Celatoblatta peninsularis

Scientific classification
- Kingdom: Animalia
- Phylum: Arthropoda
- Class: Insecta
- Order: Blattodea
- Family: Blattidae
- Genus: Celatoblatta
- Species: C. peninsularis
- Binomial name: Celatoblatta peninsularis Johns, 1966

= Celatoblatta peninsularis =

- Genus: Celatoblatta
- Species: peninsularis
- Authority: Johns, 1966

Species of cockroach

Celatoblatta peninsularis is a species of cockroach endemic to New Zealand, where it is only known from Banks Peninsula in the Canterbury region. It was described in 1966 by Peter Johns and is most closely related to Celatoblatta brunni. The adults are around 12.5-15mm (0.49-0.59 in) in length and can be found in a variety of habitats on the peninsula. The species occurs all year round and are thought to produce brood in two pulses per year. They are also known to be parasitized by Tachysphex nigerrimus, the black cockroach hunter.

== Taxonomy ==
This species was described in 1966 by Peter Johns from specimens collected throughout Banks Peninsula. The holotype is stored in Canterbury Museum.

=== Phylogeny ===
A 2004 study examined the relationships New Zealand's Celatoblatta using ten of its species, including Celatoblatta peninsularis. Using cytochrome oxidase I sequences, the study found that C. peninsularis was most closely related to Celatoblatta brunni, a species from the Chatham Islands and support for the group was also found in 2011. It was also estimated that the two species diverged from each other around one million years ago.

== Description ==
As adults, the cockroaches are around 12.5-15mm (0.49-0.59 in) in length. The colour pattern is very similar to that of Celatoblatta vulgaris (the most widespread species of the genus), but the abdomen pale dots are absent or poorly defined. The second and third tarsi of each leg has one spine on each side of the pulvilli pads. In males, the first abdomen pit has a ridge and depression just below it. The bases of the cerci are darkly coloured. The females suranal plate is darkly colour anterior, pale brown medially and yellow brown everywhere else. The shape of the plate is similar to that in C. vulgaris.

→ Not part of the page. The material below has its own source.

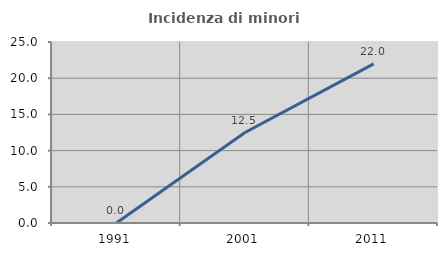
| Category | Incidenza di minori stranieri |
|---|---|
| 1991.0 | 0 |
| 2001.0 | 12.5 |
| 2011.0 | 21.978 |

== Distribution and habitat ==
Celatoblatta peninsularis is endemic to New Zealand. They only occur on Banks Peninsula in the Canterbury region of the South Island. They occur in a variety of habitats such as forest, tussock and scrub. This cockroach is often found under the bark of tree fuchsia with another endemic cockroach, Parellipsidon pachycercum.

== Life history ==
Although the cockroach are present all year round, they are most abundant from early autumn to winter, and in late summer. They lay their ootheca (eggs) all year round. Each ootheca contain 10-12 nymphs. Based on measurements of the nymphs throughout their development, it has been inferred that there are probably seven instars. It has also been suggested that the adults are bivoltine, producing broods in two pulses per year.

== Parasites ==
This species is known to be parasitized by Protrellus dalei, a species of nematode which is widespread throughout New Zealand and also infects other species of Celatoblatta. They are also known to be targeted by Tachysphex nigerrimus, the black cockroach hunter.